Ia menuturkan, sejak masih duduk di bangku SMA, Abdul telah ikut dalam kegiatan di MIs Cilenja. Ia diminta oleh pamannya selaku pengurus sekolah, untuk terlibat dalam kegiatan MIs Cilenja. Abdul diminta menjadi pengajar ekstrakulikuler sekolah. Puluhan anak murid ikut dalam kegiatan itu. “Dasarnya memang suka main sama anak-anak, jadi enggak ada beban sama sekali waktu mengajar,” ungkapnya, kepada ACTNews, Jumat (24/1).

Saat ini, secara penuh Abdul mengabdikan dirinya sebagai guru di MIs Cilenja. Sambil mengambil kuliah kelas karyawan di salah satu perguruan tinggi di Tasikmalaya, Abdul tetap meluangkan waktunya untuk pendidikan di tanah kelahirannya sendiri. Tidak ada gaji besar yang diterimanya. Juga fasilitas yang ditunjang oleh sekolah. Akan tetapi Abdul mengaku ikhlas menjalankan semua kegiatannya di MIs Cilenja.

Kondisi pendidikan di kampungnya sendiri menggerakkan Abdul untuk mengabdikan dirinya di MIs Cilenja. Walau penghasilan sebagai guru tak dapat memenuhi semua kebutuhannya, terlebih ia sedang melanjutkan pendidikan di bangku kuliah, hal itu tak menjadi halangan baginya mengajar.

“Alasan utama saya mau mengajar di sini karena saya enggak mau anak-anak di kampung saya sendiri kesulitan mendapatkan pendidikan.
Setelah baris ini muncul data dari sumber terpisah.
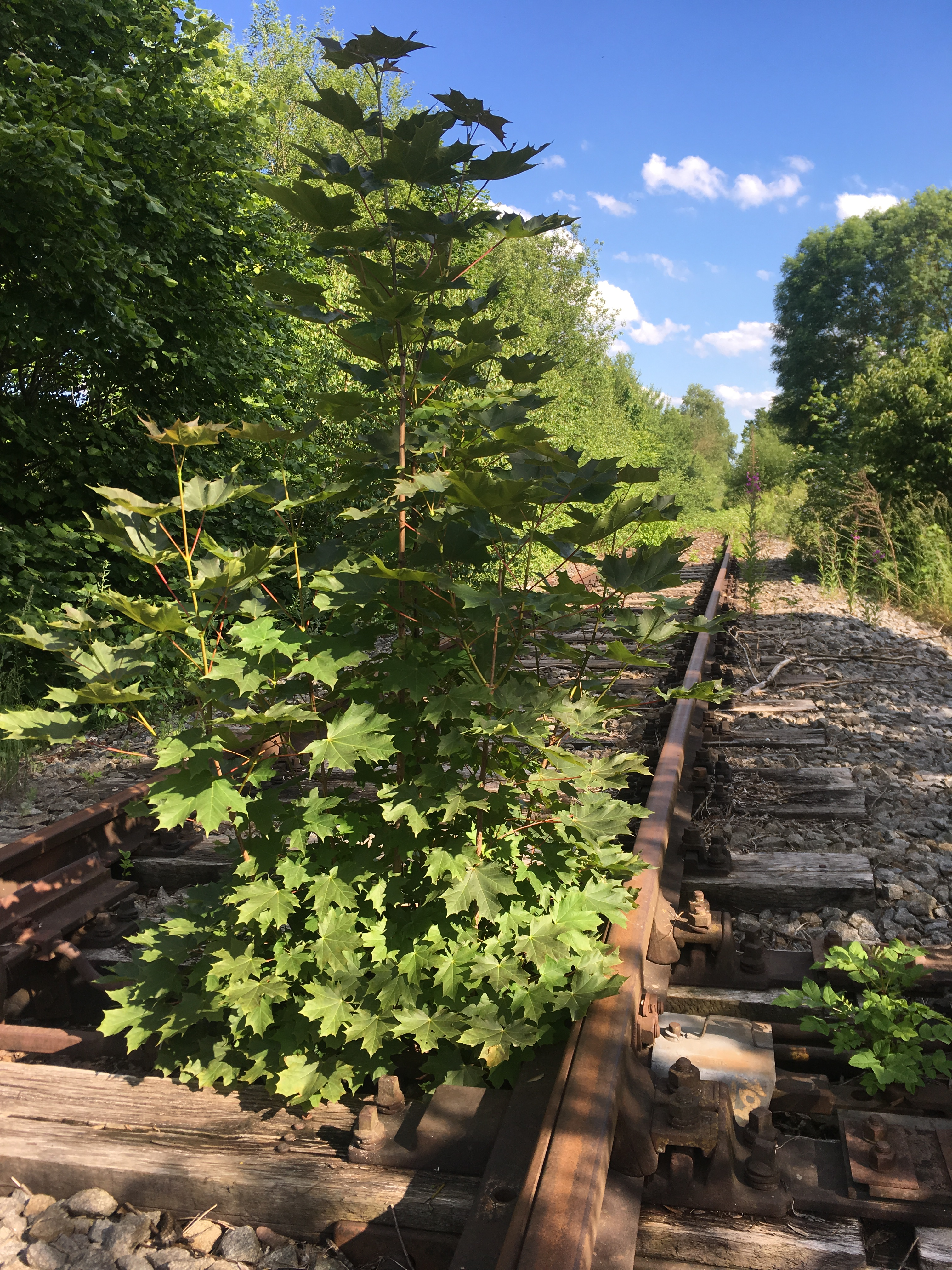 Zustand der Bahnstrecke Nördlingen–Dombühl am 13.06.2019 südlich des Bahnübergangs Luitpoldstraße Dinkelsbühl bei km 30,5

Walau sampai sekarang fasilitas sekolah hanya seadanya, tapi semangat dari guru mungkin bisa membuat anak-anak tetap semangat belajar juga,” ungkapnya.

Di Jumat itu, Abdul mengajar untuk kelas 1 dan 2 MIs Cilenja. Menggunakan papan tulis dan kapur, ia mengajarkan anak muridnya. Murid memperhatikan dengan saksama walau mereka duduk berdesakan di bangku yang terbatas jumlahnya.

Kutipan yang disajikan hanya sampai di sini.